* **What to do**:
The records are set out below this line. Return exactly the lines from the one containing "4.357 | 0.773 |" through the last, and exclude the pictures.

Items from a dataset:
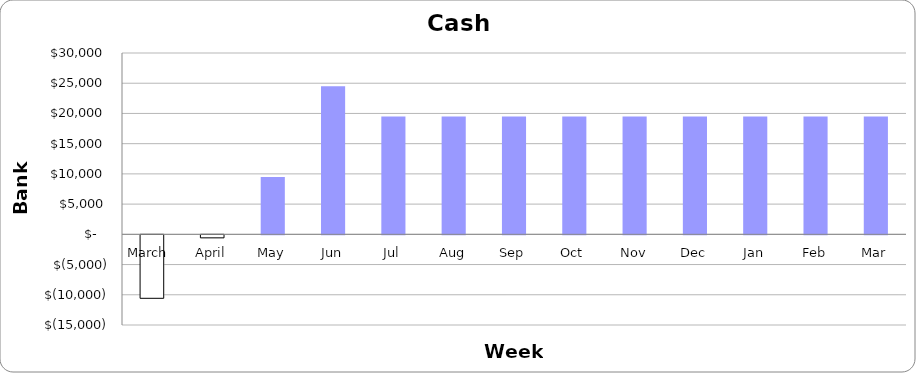
| Category | Available Credit |
|---|---|
| March  | -10500 |
| April | -500 |
| May | 9500 |
| Jun | 24500 |
| Jul | 19500 |
| Aug | 19500 |
| Sep | 19500 |
| Oct | 19500 |
| Nov | 19500 |
| Dec | 19500 |
| Jan | 19500 |
| Feb | 19500 |
| Mar | 19500 |
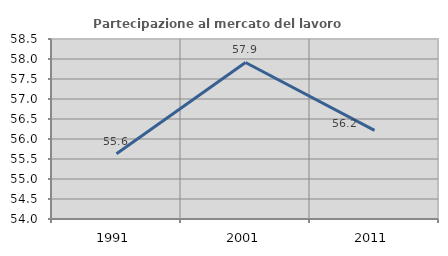
| Category | Partecipazione al mercato del lavoro  femminile |
|---|---|
| 1991.0 | 55.629 |
| 2001.0 | 57.913 |
| 2011.0 | 56.217 |
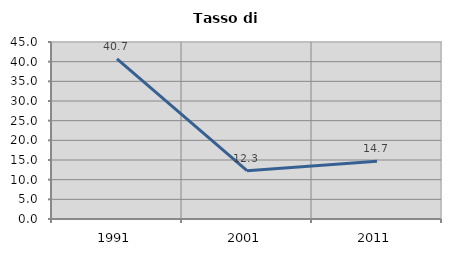
| Category | Tasso di disoccupazione   |
|---|---|
| 1991.0 | 40.688 |
| 2001.0 | 12.272 |
| 2011.0 | 14.706 |
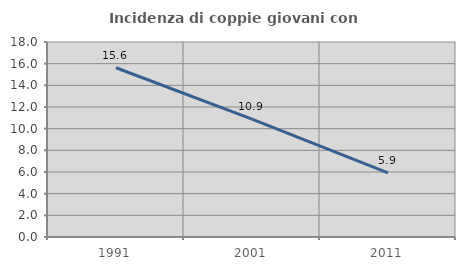
| Category | Incidenza di coppie giovani con figli |
|---|---|
| 1991.0 | 15.625 |
| 2001.0 | 10.879 |
| 2011.0 | 5.918 |
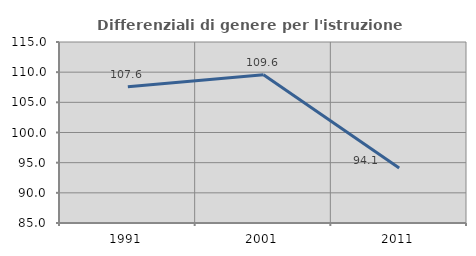
| Category | Differenziali di genere per l'istruzione superiore |
|---|---|
| 1991.0 | 107.596 |
| 2001.0 | 109.574 |
| 2011.0 | 94.132 |
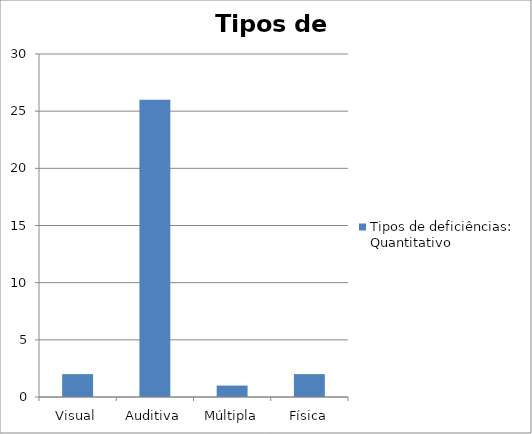
| Category | Tipos de deficiências: Quantitativo |
|---|---|
| Visual | 2 |
| Auditiva | 26 |
| Múltipla | 1 |
| Física | 2 |
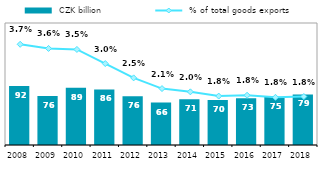
| Category |  CZK billion |
|---|---|
| 2008.0 | 91.879 |
| 2009.0 | 76.171 |
| 2010.0 | 89.274 |
| 2011.0 | 86.46 |
| 2012.0 | 76.073 |
| 2013.0 | 66.078 |
| 2014.0 | 71.144 |
| 2015.0 | 70.087 |
| 2016.0 | 72.922 |
| 2017.0 | 74.65 |
| 2018.0 | 78.676 |
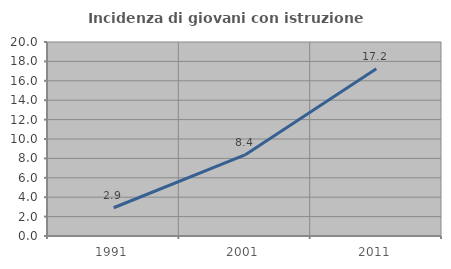
| Category | Incidenza di giovani con istruzione universitaria |
|---|---|
| 1991.0 | 2.913 |
| 2001.0 | 8.362 |
| 2011.0 | 17.234 |
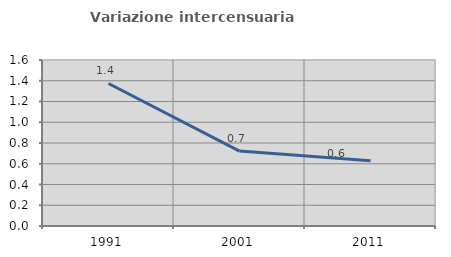
| Category | Variazione intercensuaria annua |
|---|---|
| 1991.0 | 1.374 |
| 2001.0 | 0.722 |
| 2011.0 | 0.628 |
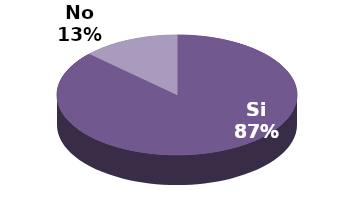
| Category | Series 1 |
|---|---|
| Si | 20 |
| No | 3 |
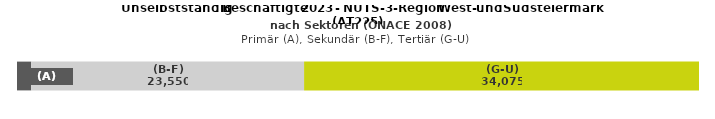
| Category | (A) | (B-F) | (G-U) |
|---|---|---|---|
| 0 | 1223 | 23550 | 34075 |
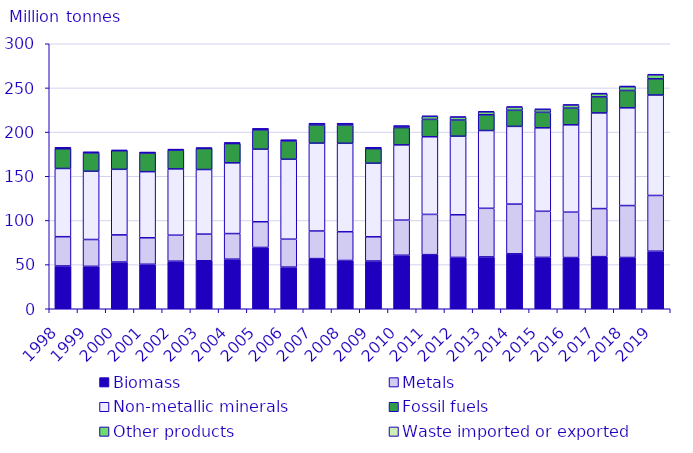
| Category | Biomass | Metals  | Non-metallic minerals | Fossil fuels | Other products | Waste imported or exported |
|---|---|---|---|---|---|---|
| 1998.0 | 48.45 | 33.124 | 77.234 | 22.307 | 1.083 | 0 |
| 1999.0 | 48.012 | 30.373 | 77.263 | 20.74 | 0.784 | 0 |
| 2000.0 | 52.89 | 30.749 | 74.22 | 21.066 | 0.882 | 0 |
| 2001.0 | 50.374 | 29.982 | 74.843 | 21.147 | 0.553 | 0 |
| 2002.0 | 53.847 | 29.421 | 75.081 | 21.298 | 0.531 | 0.002 |
| 2003.0 | 54.338 | 30.173 | 73.097 | 23.796 | 0.472 | 0.002 |
| 2004.0 | 56.123 | 28.995 | 80.051 | 21.838 | 0.702 | 0.002 |
| 2005.0 | 69.39 | 29.115 | 82.129 | 21.876 | 1.108 | 0.017 |
| 2006.0 | 47.128 | 31.629 | 90.495 | 20.558 | 1.006 | 0.008 |
| 2007.0 | 56.754 | 31.276 | 99.466 | 20.378 | 1.629 | 0.013 |
| 2008.0 | 54.647 | 32.553 | 100.126 | 20.614 | 1.537 | 0.027 |
| 2009.0 | 54.056 | 27.403 | 83.328 | 16.476 | 1.024 | 0.156 |
| 2010.0 | 60.555 | 39.747 | 85.219 | 19.63 | 1.573 | 0.29 |
| 2011.0 | 61.242 | 45.578 | 87.908 | 19.643 | 3.384 | 0.46 |
| 2012.0 | 58.132 | 48.252 | 88.97 | 18.269 | 3.263 | 0.534 |
| 2013.0 | 58.707 | 55.01 | 88.057 | 17.798 | 3.334 | 0.56 |
| 2014.0 | 62.179 | 56.273 | 88.018 | 18.189 | 3.507 | 0.667 |
| 2015.0 | 58.158 | 52.17 | 94.499 | 17.548 | 3.187 | 0.671 |
| 2016.0 | 57.97 | 51.378 | 98.879 | 18.861 | 3.379 | 0.712 |
| 2017.0 | 58.993 | 54.402 | 108.309 | 18.144 | 3.511 | 0.756 |
| 2018.0 | 58.033 | 58.791 | 110.646 | 19.639 | 4.279 | 0.736 |
| 2019.0 | 65.158 | 63.088 | 113.728 | 18.422 | 4.357 | 0.773 |
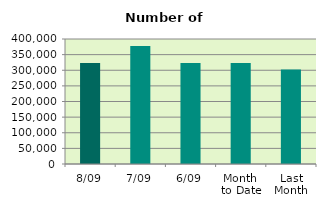
| Category | Series 0 |
|---|---|
| 8/09 | 323076 |
| 7/09 | 377996 |
| 6/09 | 323272 |
| Month 
to Date | 323417.667 |
| Last
Month | 302693.565 |

* **Answer space**:
| 2019.0 | 65.158 | 63.088 | 113.728 | 18.422 | 4.357 | 0.773 |
| Category | Series 0 |
|---|---|
| 8/09 | 323076 |
| 7/09 | 377996 |
| 6/09 | 323272 |
| Month 
to Date | 323417.667 |
| Last
Month | 302693.565 |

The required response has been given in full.